While the nation and President Obama were left in tears, the pain stung more deeply in Newtown as the names of the dead became public.
Sports-loving Chase Kowalski, the 7-year-old baby of his family, left behind two older sisters. His relatives gathered to mourn the loss of the bright-eyed child.
“He was an amazing little boy,” said one neighbor. “He was biking in his yard all the time . . . he loved to run and bike. He was a beautiful little boy.”
The neighbor, whose five kids all attended Sandy Hook, said she was with the Kowalskis when they received the news that every parent in town feared. “It was just awful,” she said. “It’s your worst nightmare. They’re a beautiful family. Nobody deserves this.”
The grim scene was repeated over and over as families dealt with the staggering loss. Neighbors delivered food and compassion to the family of victim Daniel Barden, 7.
“You just wish you could give them their son back,” said neighbor Cindy Stierle. “He was just this cute little cherub. He was just a sweet little kid. They would sell lemonade in the summer.”

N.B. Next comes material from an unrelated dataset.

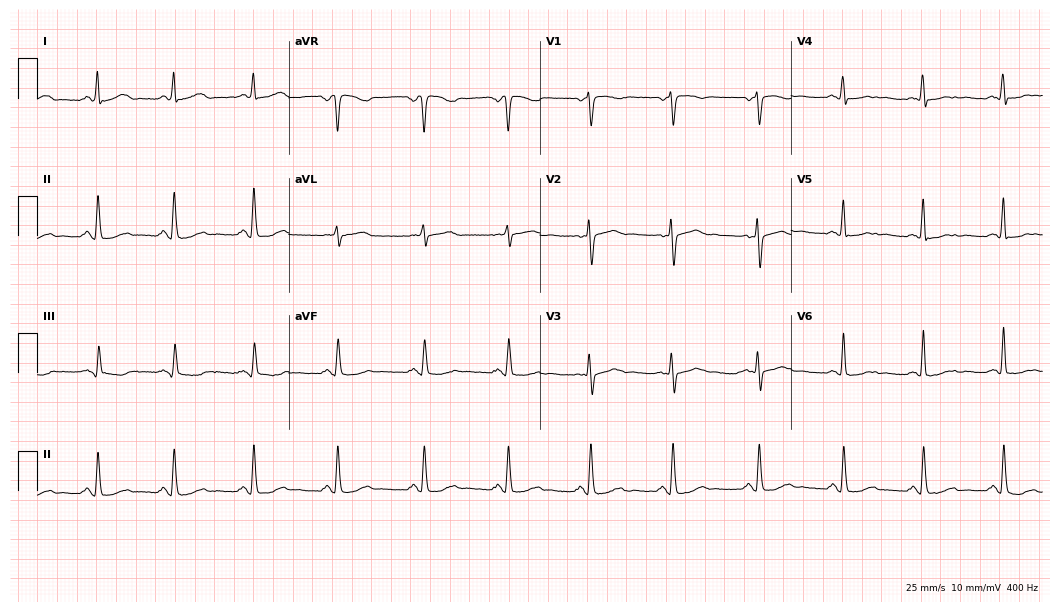
12-lead ECG (10.2-second recording at 400 Hz) from a 48-year-old female patient. Labelled as a normal ECG.

Tales of heroism among the slain school staff emerged from the inexplicable bloodbath.
Killed in one classroom was first-grade teacher Victoria Soto, who threw herself in front of the gunman’s bullets to spare several kids from certain death.
Principal Dawn Hochsprung, 47, was blasted when she lunged at Lanza in a bid to disarm the killer.

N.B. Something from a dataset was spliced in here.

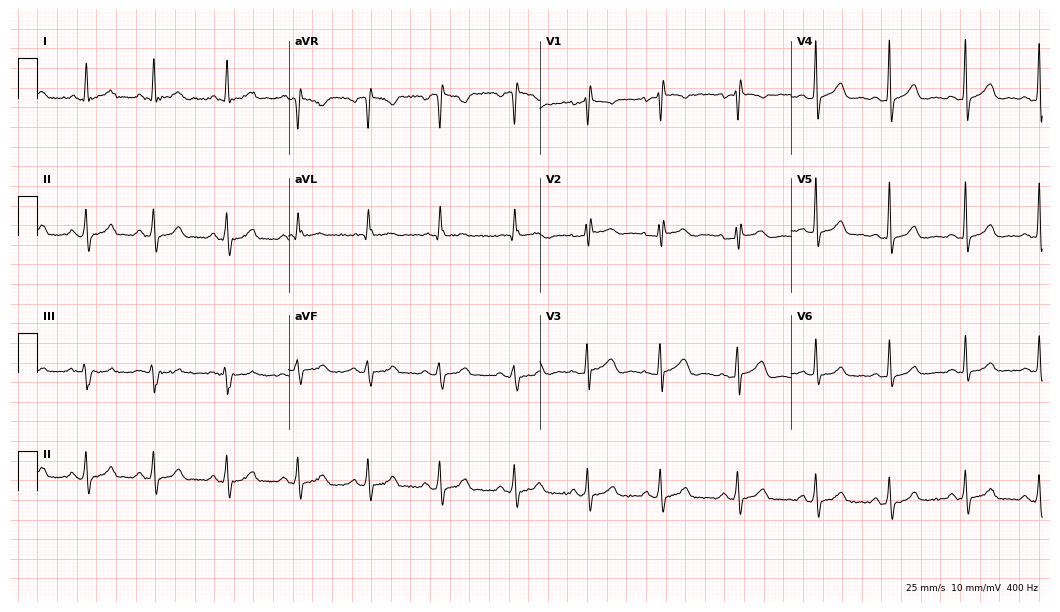
12-lead ECG from a 46-year-old female (10.2-second recording at 400 Hz). Recorded interpretation: within normal limits.

A next-door neighbor at Soto’s Stratford, Conn., home recalled her as a friendly face eager to offer a helping hand. “She was beautiful,” the neighbor said Saturday. “She helped me do the yard. When she noticed I was sick, she helped me.”
Asked about Soto’s ultimate sacrifice, the neighbor expressed his admiration. “It’s incredible,” he said. “I’m going to miss hearing her truck pull up. She was so beautiful. The prettiest thing.”
Neighbor Louise Ortega said she hoped to start a fund to cover Soto’s funeral expenses. “I’m not surprised,” she said of Soto’s heroism. “I’m a nanny, and your instincts kick in to protect your kids.”
Soto, 27, was one of three teachers killed inside the school, along with the principal and Mary Sherlach, a school psychologist.
Autopsies were still pending on the bodies of the killer and his mother, Nancy. A local bartender said the slain woman was a three-times-a-week regular and a huge Boston Red Sox fan.
“She liked sports,” said Mike Agius, 26, who works at My Place. “She would talk to anyone.”
While Nancy Lanza spoke about her 24-year-old son Ryan, of Hoboken, N.J., she had nothing to say about the 20-year-old who lived with her in a pleasant Newtown neighborhood. “She never mentioned her youngest son,” said Agius. “Just her oldest one.”
The weapons used in the killings were all registered to Nancy Lanza. Her homicidal son, armed with the assault rifle and two 9-mm. handguns, drove his slain mom’s car to the school.
Contrary to earlier reports, Lanza never worked at the school where her son appeared Friday morning.